Starting at the top of the data and ending with the line that holds "Trono del Rico", transcribe each line exactly; include both ends.
*** INPUT RECORDS ***
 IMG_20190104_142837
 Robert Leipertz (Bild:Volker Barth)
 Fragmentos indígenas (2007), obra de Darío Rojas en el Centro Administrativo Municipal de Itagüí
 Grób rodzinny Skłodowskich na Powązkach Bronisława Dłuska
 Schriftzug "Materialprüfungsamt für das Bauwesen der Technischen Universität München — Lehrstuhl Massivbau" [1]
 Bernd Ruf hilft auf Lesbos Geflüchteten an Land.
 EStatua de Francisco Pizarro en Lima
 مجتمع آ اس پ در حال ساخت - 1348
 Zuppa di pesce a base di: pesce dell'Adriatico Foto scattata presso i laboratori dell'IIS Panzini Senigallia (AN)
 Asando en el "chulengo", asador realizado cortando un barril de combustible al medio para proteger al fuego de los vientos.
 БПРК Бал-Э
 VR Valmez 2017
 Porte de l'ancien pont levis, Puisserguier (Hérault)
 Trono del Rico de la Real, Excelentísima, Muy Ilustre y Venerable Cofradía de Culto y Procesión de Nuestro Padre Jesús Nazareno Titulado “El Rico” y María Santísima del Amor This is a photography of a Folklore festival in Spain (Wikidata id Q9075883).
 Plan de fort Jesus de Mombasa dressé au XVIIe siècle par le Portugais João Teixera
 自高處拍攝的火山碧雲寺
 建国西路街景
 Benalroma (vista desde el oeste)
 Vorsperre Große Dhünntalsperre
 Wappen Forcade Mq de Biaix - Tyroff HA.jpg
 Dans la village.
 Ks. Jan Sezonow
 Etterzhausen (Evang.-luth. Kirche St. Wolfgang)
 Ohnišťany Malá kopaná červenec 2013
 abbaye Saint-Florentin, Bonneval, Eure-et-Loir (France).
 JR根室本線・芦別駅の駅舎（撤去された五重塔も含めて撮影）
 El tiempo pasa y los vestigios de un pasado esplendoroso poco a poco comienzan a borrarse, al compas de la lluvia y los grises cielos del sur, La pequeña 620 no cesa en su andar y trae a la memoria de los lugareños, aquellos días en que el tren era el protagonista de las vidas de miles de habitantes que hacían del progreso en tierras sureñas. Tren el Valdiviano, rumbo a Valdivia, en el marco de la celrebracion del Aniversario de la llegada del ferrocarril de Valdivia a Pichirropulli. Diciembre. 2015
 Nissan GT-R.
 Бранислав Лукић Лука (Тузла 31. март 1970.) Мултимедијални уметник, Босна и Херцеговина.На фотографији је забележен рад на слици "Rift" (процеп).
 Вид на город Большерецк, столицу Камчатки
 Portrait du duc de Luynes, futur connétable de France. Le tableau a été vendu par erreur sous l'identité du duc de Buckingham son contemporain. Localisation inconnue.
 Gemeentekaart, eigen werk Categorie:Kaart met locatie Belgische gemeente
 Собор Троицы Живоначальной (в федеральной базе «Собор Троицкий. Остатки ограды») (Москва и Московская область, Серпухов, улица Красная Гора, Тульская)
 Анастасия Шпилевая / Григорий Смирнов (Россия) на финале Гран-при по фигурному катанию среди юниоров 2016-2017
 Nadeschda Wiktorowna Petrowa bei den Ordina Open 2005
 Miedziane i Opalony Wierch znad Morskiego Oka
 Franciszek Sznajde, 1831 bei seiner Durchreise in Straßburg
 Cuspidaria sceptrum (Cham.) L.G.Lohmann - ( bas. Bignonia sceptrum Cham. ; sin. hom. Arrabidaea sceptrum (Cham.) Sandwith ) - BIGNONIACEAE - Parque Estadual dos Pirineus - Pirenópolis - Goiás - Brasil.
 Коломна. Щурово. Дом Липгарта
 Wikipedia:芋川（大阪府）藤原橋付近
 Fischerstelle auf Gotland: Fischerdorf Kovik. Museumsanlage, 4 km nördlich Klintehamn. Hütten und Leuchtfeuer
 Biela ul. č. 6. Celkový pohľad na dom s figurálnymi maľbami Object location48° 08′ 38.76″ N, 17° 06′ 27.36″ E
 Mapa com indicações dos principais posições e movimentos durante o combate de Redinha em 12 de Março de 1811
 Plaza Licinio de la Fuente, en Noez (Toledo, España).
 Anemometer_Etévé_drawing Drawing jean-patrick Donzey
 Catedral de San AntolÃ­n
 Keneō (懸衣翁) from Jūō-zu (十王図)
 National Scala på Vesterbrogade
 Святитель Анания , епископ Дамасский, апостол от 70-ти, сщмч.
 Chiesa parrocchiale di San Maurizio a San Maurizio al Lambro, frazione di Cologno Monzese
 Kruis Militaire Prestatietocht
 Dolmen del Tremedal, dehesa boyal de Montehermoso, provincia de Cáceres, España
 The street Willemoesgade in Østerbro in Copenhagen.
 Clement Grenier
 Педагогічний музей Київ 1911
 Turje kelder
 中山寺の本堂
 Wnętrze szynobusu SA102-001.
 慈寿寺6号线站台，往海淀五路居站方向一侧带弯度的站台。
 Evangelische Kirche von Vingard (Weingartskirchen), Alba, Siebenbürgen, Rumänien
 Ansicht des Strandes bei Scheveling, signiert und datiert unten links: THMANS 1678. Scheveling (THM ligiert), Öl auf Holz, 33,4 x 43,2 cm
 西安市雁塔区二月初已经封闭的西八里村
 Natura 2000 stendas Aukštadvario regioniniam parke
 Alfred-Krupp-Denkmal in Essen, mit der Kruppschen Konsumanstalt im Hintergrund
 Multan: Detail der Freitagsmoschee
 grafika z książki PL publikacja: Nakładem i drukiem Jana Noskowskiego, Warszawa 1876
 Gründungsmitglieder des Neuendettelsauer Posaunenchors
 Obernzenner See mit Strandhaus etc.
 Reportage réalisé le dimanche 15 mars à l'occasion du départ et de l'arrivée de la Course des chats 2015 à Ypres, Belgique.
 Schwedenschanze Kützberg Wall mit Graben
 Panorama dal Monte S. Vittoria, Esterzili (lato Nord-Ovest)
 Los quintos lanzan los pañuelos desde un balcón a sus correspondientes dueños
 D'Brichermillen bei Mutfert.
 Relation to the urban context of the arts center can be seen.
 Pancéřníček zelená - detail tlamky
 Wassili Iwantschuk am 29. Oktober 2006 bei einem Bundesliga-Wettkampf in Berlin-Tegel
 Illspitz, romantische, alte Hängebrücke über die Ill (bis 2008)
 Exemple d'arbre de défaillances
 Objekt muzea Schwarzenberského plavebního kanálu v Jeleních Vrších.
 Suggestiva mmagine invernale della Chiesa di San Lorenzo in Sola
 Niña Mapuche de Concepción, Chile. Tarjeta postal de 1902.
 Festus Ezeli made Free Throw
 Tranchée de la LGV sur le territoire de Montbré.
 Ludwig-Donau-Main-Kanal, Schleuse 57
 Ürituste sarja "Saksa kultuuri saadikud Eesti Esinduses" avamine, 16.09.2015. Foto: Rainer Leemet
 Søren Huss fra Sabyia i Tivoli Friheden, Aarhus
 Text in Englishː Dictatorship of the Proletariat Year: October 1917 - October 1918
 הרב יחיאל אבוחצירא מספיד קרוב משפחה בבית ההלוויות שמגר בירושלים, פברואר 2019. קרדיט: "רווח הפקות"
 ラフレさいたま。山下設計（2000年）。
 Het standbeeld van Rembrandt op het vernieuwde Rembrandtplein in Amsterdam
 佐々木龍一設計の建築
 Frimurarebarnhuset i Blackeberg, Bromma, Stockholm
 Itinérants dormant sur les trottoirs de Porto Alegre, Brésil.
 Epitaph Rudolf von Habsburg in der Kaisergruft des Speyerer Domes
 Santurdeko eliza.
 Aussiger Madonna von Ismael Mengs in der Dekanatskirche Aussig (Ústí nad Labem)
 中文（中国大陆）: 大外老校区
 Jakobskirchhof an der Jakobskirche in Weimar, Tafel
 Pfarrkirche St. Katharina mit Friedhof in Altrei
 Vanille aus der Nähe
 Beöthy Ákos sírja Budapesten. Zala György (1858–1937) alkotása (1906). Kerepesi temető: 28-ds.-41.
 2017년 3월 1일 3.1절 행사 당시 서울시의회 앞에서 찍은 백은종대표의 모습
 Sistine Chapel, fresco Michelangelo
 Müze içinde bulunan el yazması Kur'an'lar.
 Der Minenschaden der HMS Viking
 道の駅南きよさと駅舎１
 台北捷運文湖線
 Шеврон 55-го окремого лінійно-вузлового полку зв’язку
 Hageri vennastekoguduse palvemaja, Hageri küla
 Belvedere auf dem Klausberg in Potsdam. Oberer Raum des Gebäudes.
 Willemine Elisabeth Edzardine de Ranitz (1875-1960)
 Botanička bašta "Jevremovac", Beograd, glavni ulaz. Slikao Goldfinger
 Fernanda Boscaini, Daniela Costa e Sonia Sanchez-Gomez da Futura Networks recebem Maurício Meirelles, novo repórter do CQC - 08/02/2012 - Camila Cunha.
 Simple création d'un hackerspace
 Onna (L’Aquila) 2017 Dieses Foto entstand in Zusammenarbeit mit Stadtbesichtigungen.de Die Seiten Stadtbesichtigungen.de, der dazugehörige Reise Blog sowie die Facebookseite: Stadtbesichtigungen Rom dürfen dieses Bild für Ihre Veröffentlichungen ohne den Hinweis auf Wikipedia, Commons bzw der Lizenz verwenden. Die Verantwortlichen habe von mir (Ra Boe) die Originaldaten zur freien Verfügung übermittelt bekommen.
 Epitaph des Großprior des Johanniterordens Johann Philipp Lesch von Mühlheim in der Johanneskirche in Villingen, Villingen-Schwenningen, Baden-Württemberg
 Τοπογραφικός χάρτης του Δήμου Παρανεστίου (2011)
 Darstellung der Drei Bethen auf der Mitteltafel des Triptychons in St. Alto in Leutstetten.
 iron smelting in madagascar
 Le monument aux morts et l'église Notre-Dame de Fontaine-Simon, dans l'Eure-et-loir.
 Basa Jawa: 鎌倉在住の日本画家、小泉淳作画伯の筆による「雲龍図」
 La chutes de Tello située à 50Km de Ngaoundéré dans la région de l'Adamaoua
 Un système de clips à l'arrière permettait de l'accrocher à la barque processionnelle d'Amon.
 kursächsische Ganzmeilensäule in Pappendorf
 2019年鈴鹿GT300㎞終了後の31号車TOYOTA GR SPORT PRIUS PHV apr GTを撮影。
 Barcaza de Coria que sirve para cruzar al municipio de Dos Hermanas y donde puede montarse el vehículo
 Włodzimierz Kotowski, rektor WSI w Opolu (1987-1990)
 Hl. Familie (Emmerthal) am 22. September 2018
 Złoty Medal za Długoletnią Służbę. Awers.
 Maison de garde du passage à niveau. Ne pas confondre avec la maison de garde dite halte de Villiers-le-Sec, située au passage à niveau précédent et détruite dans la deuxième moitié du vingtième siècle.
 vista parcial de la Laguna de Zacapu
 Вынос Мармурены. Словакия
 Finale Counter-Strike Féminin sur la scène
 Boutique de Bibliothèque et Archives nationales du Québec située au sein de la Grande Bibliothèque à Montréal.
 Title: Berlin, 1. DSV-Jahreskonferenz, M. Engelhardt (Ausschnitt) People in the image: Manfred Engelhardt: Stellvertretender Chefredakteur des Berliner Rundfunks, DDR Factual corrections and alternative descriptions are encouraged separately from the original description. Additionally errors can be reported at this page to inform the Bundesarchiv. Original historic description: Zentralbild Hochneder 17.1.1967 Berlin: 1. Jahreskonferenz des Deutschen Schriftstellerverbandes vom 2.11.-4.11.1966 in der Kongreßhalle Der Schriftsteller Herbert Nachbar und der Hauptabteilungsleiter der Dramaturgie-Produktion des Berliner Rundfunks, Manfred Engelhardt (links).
*** End of INPUT RECORDS ***
## SOLUTION FOR THIS EXERCISE:
 IMG_20190104_142837
 Robert Leipertz (Bild:Volker Barth)
 Fragmentos indígenas (2007), obra de Darío Rojas en el Centro Administrativo Municipal de Itagüí
 Grób rodzinny Skłodowskich na Powązkach Bronisława Dłuska
 Schriftzug "Materialprüfungsamt für das Bauwesen der Technischen Universität München — Lehrstuhl Massivbau" [1]
 Bernd Ruf hilft auf Lesbos Geflüchteten an Land.
 EStatua de Francisco Pizarro en Lima
 مجتمع آ اس پ در حال ساخت - 1348
 Zuppa di pesce a base di: pesce dell'Adriatico Foto scattata presso i laboratori dell'IIS Panzini Senigallia (AN)
 Asando en el "chulengo", asador realizado cortando un barril de combustible al medio para proteger al fuego de los vientos.
 БПРК Бал-Э
 VR Valmez 2017
 Porte de l'ancien pont levis, Puisserguier (Hérault)
 Trono del Rico de la Real, Excelentísima, Muy Ilustre y Venerable Cofradía de Culto y Procesión de Nuestro Padre Jesús Nazareno Titulado “El Rico” y María Santísima del Amor This is a photography of a Folklore festival in Spain (Wikidata id Q9075883).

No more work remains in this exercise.